Supplied data -

•••

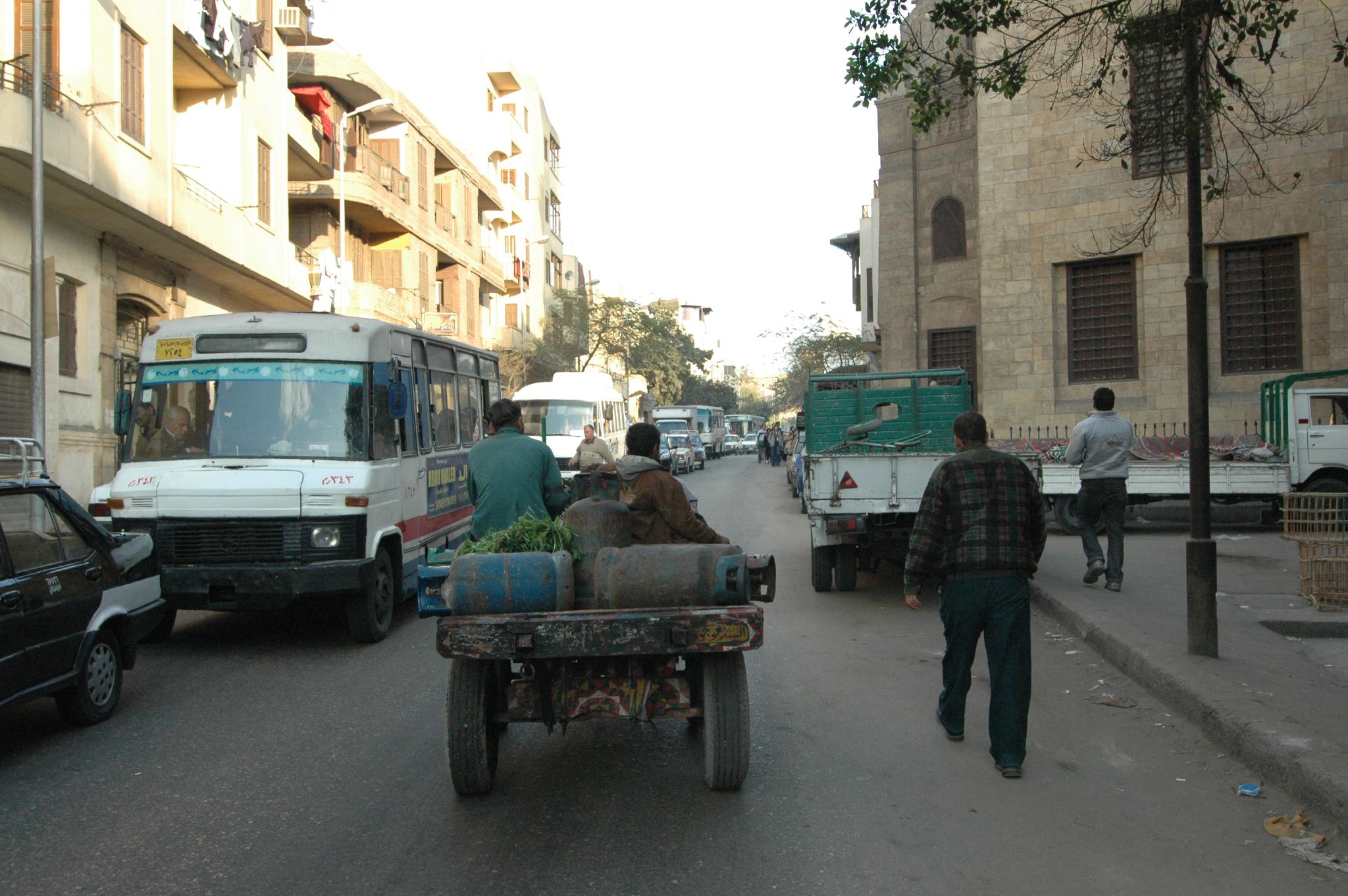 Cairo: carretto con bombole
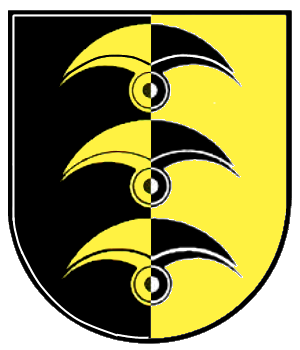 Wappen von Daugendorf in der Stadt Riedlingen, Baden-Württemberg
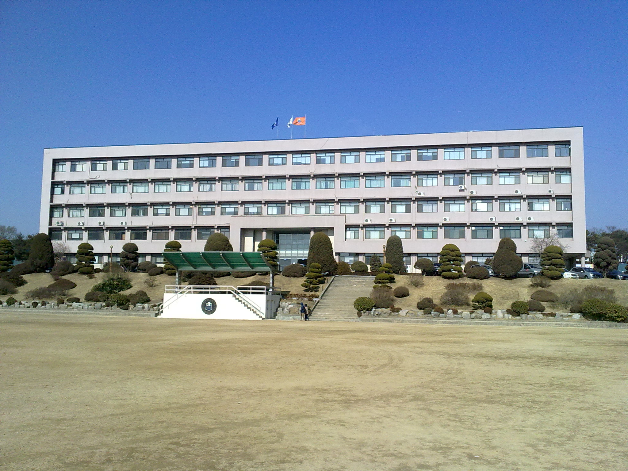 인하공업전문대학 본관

•••

What you are asked to do - Reproduce the data above verbatim, minus any images.

Output of the exercise -
 Cairo: carretto con bombole
 Wappen von Daugendorf in der Stadt Riedlingen, Baden-Württemberg
 인하공업전문대학 본관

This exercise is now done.